Nach bundesweit angewandten Richtwerten geht man davon aus, das oberhalb von 65 Dezibel eine Gesundheitsgefährdung zu befürchten ist. Das Maß dB(A) bewertet den Schalldruckpegel in ähnlicher Weise wie der Lärm ins menschliche Ohr dringen würde. Allerdings sind diese Richtwerte gemittelte Durchschnittswerte eines angenommenen Dauerschalls. Für die Anwohner einer Autobahn ergibt das einen Sinn, für die Anrainer von Bahntrassen oder die Bewohner der Einflugschneise des Flughafens ist die Messeinheit völlig unsinnig – drei Flugzeug-Landungen in der Nacht oder drei laut vorbeirasselnde Güterzüge in der Tiefschlafphase zerstören die Nachtruhe, fallen aber in einem über acht Stunden gemittelten Durchschnittswert kaum auf.

Die Lärmkarten, die der Umweltsenator zum Ausgangspunkt seines „Lärmaktionsplanes“ nimmt, gehen zudem von hochgerechneten Lärmwerten aus, nicht von effektiv gemessenen Werten. Zu allem Überfluss hat die Bundesbahn ihre Lärmwerte immer noch nicht zur Verfügung gestellt und wird sie auch in diesem Jahr nicht mehr nachliefern – eine wichtige Lärmquelle fehlt damit.

Der Umweltsenator will die Defizite des Verwaltungsansatzes durch eine Bürgerbeteiligung ausgleichen: Bis zum 1. Juni kann jedermann über die Internet-Plattform www.umgebungslaerm-bremen.de seine spezifischen Lärm-Beschwerden und seine „gefühlte“ Lärmbelastung eingeben. Die Fachleute des Umweltressorts werden diese Hinweise auswerten und dann entscheiden, wie viel Geld gegen welche Lärmquelle ausgegeben werden kann.

Als Erfolg des ersten Lärmschutz-Aktionsprogramms konnte Lohse auf drei Straßenprojekte – Falkenstraße, Tiefer und Am Wall – verweisen.
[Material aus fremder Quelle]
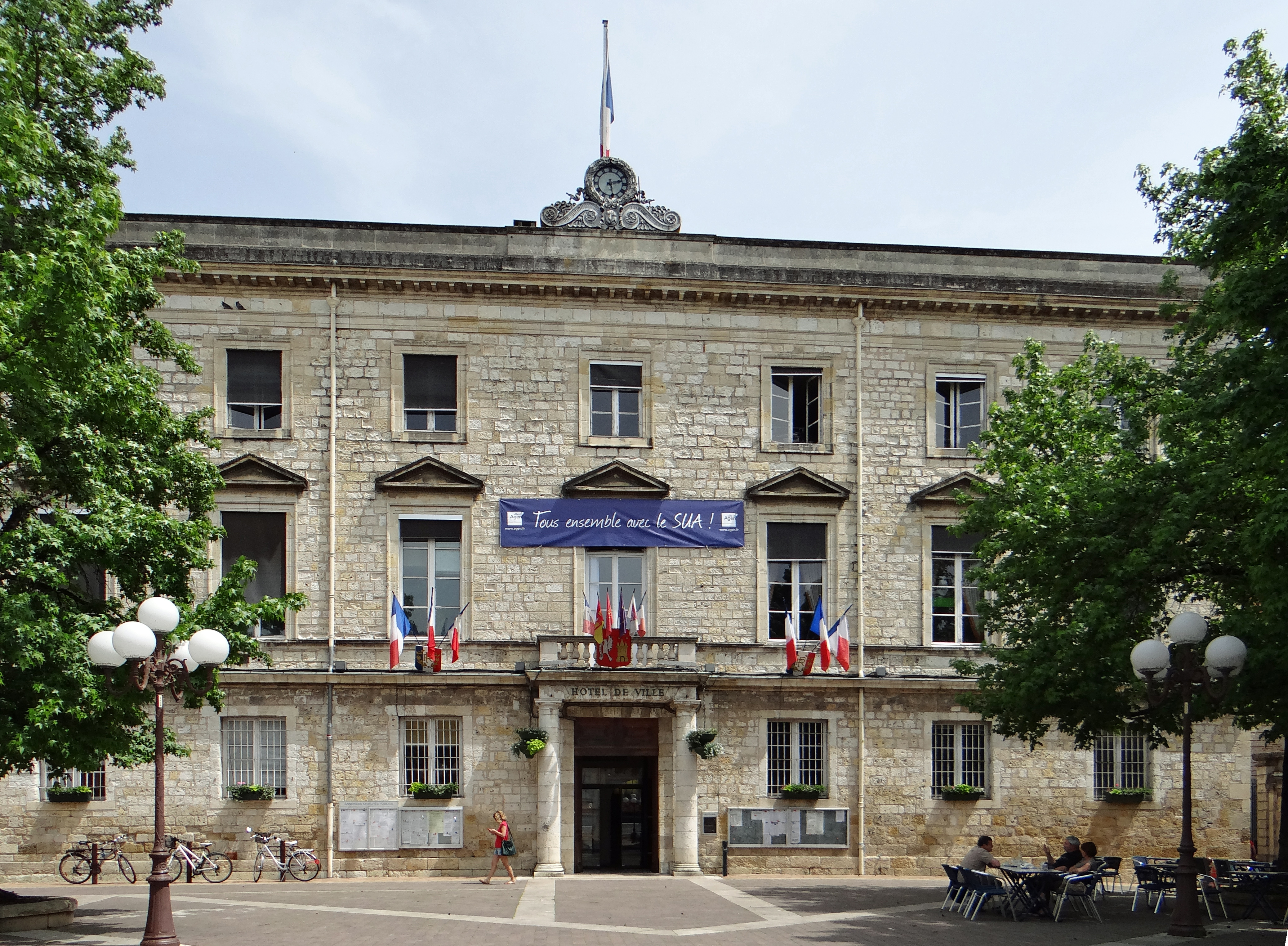 Agen - Hôtel de ville - Façade sur la place du docteur Esquirol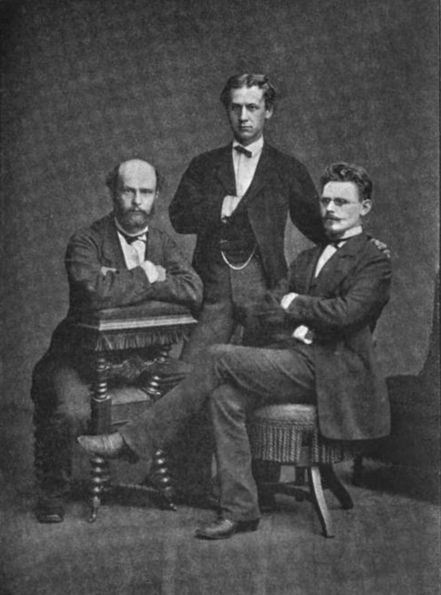 Karl Verner (1846–1896), Valdemar Steffensen & Julius Hoffory (1855–1897)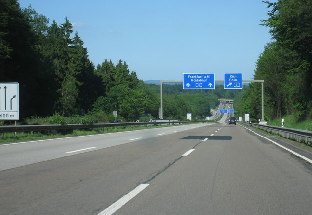 A48 bei Kreuz 13 (A3)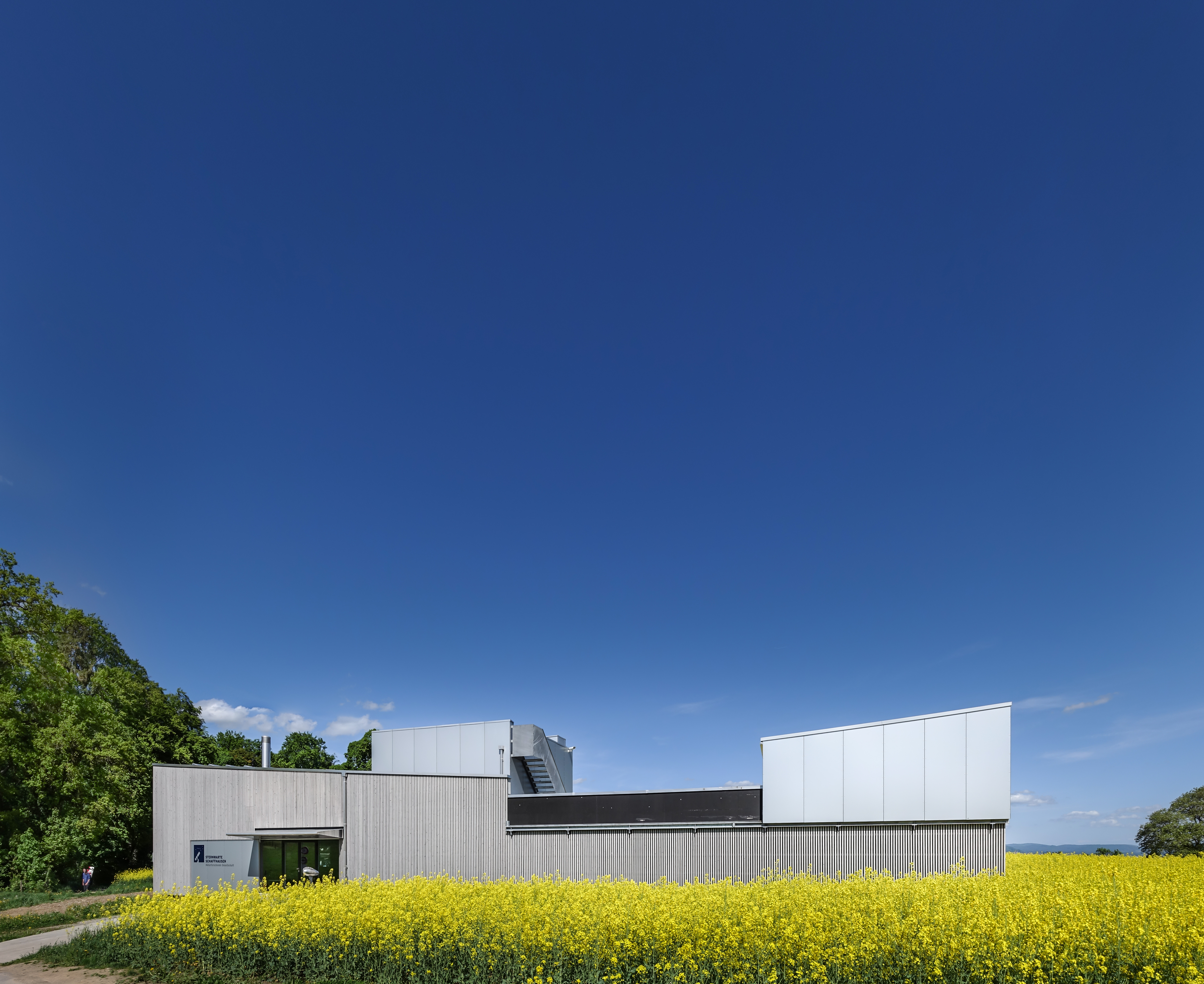 Die neue Sternwarte Schaffhausen ist seit 2012 in Betrieb. Rechts: Das Schiebedach der Beobachtungsplattform.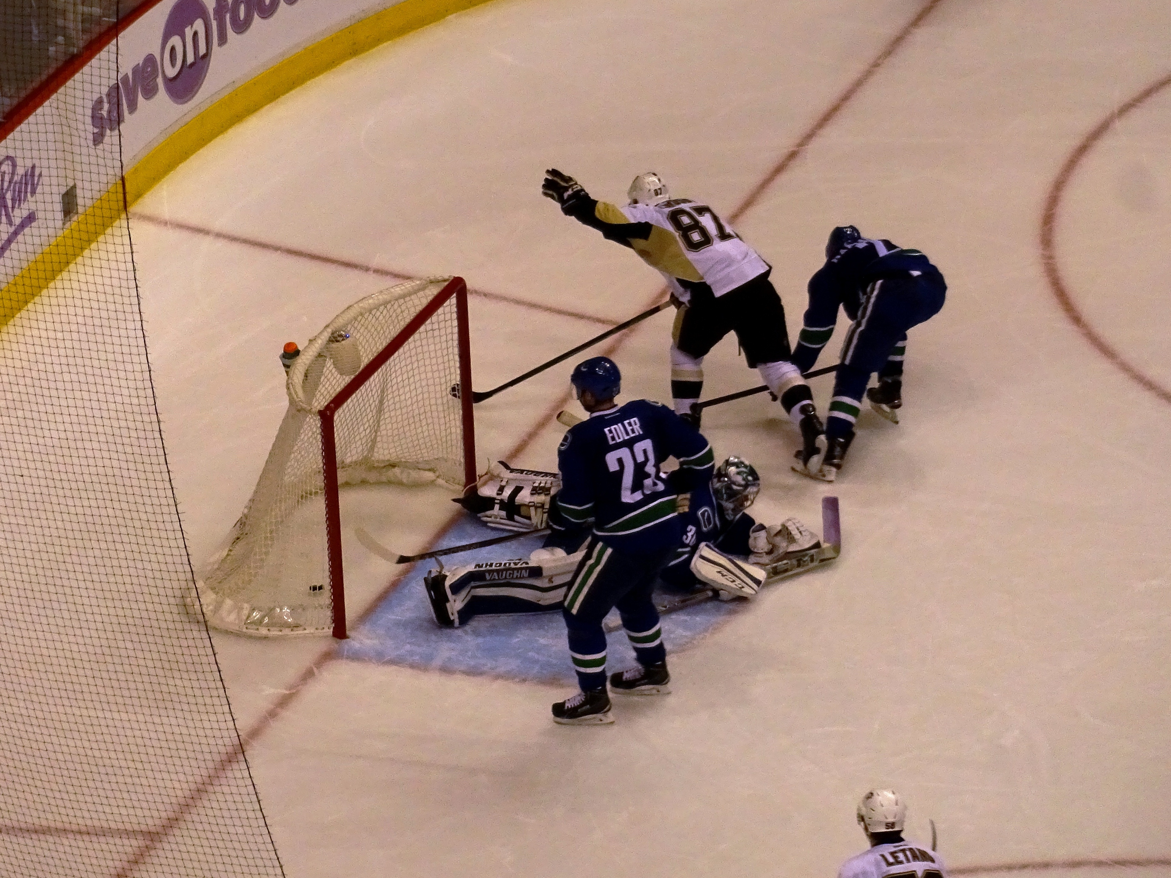 Pit @ Van, 4-Nov-2015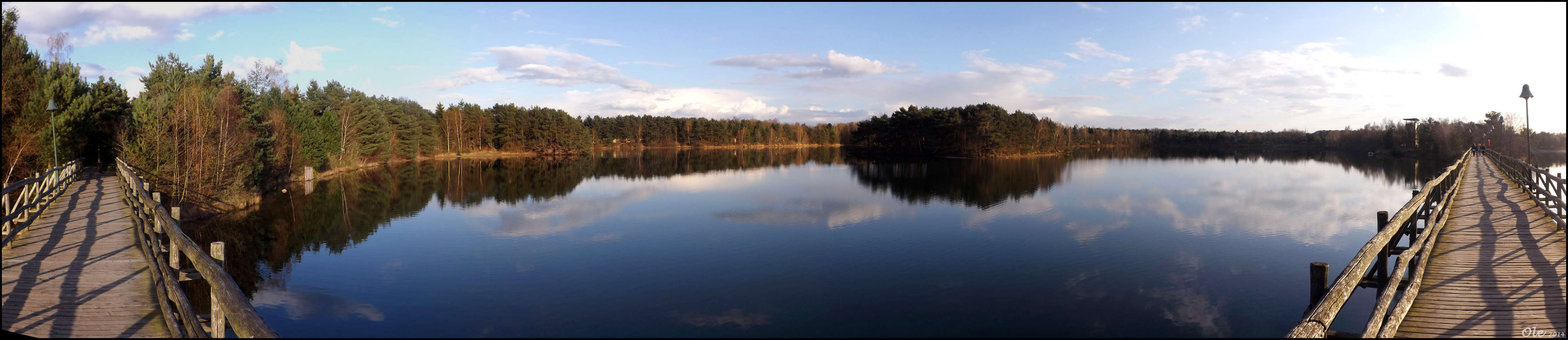 Brückenpanorama [Center Parcs De Vossemeren 2014/03]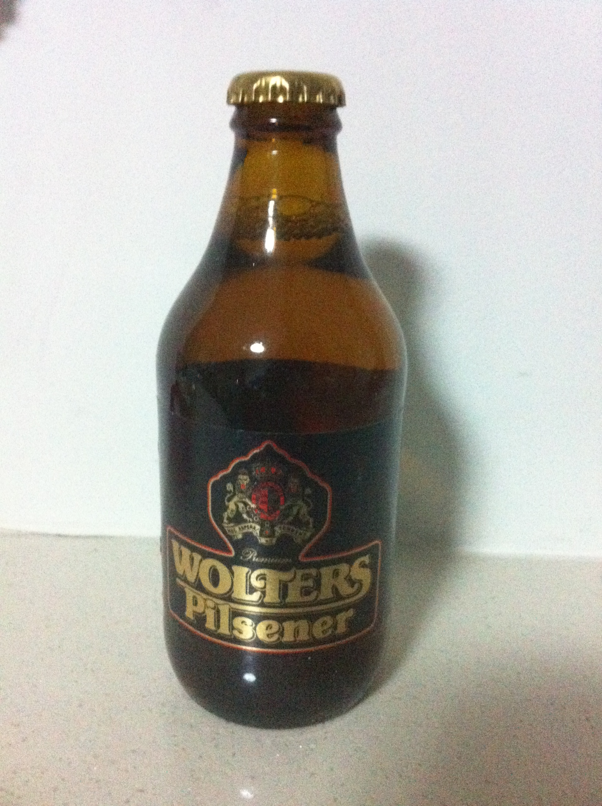 bouteille de bière Wolters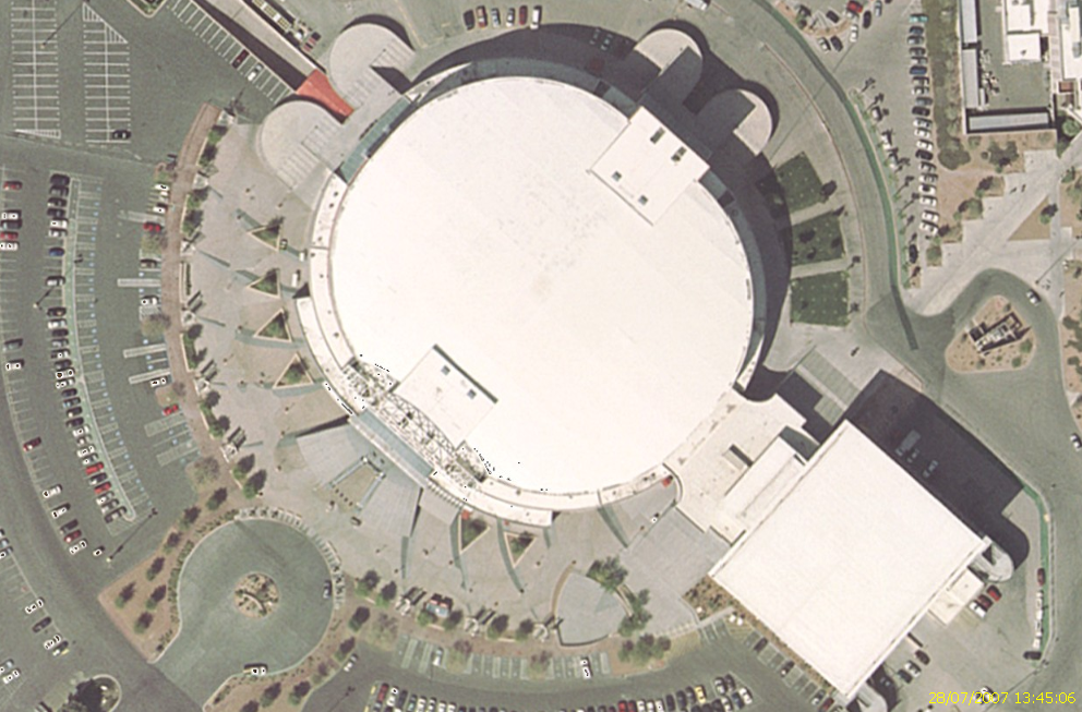 Image satellite du Thomas & Mack Center de Las Vegas Image USGS provenant de Nasa World Wind

Bei den großen Problemen muss man eher in Jahrzehnten denken: Für die erhebliche Zunahme des Bahnlärms durch die Container-Züge aus dem Jade-Weser-Port unterstützt der Senat inzwischen, so versicherte Lohse, die Initiative Niedersachsens für eine Alternativ-Trasse – vor Jahren hatte der Bremer Senat noch der Durchfahrt der zusätzlichen Güterzüge durch den Bremer Bahnhof zugestimmt. Die Anwohner der Neuenlander Straße werden bis 2019 auf die Fertigstellung der A 281 warten müssen. Und ob die Anwohner des Flughafens irgendwann mal sieben Stunden garantierte Nachtruhe haben werden, steht in den Sternen.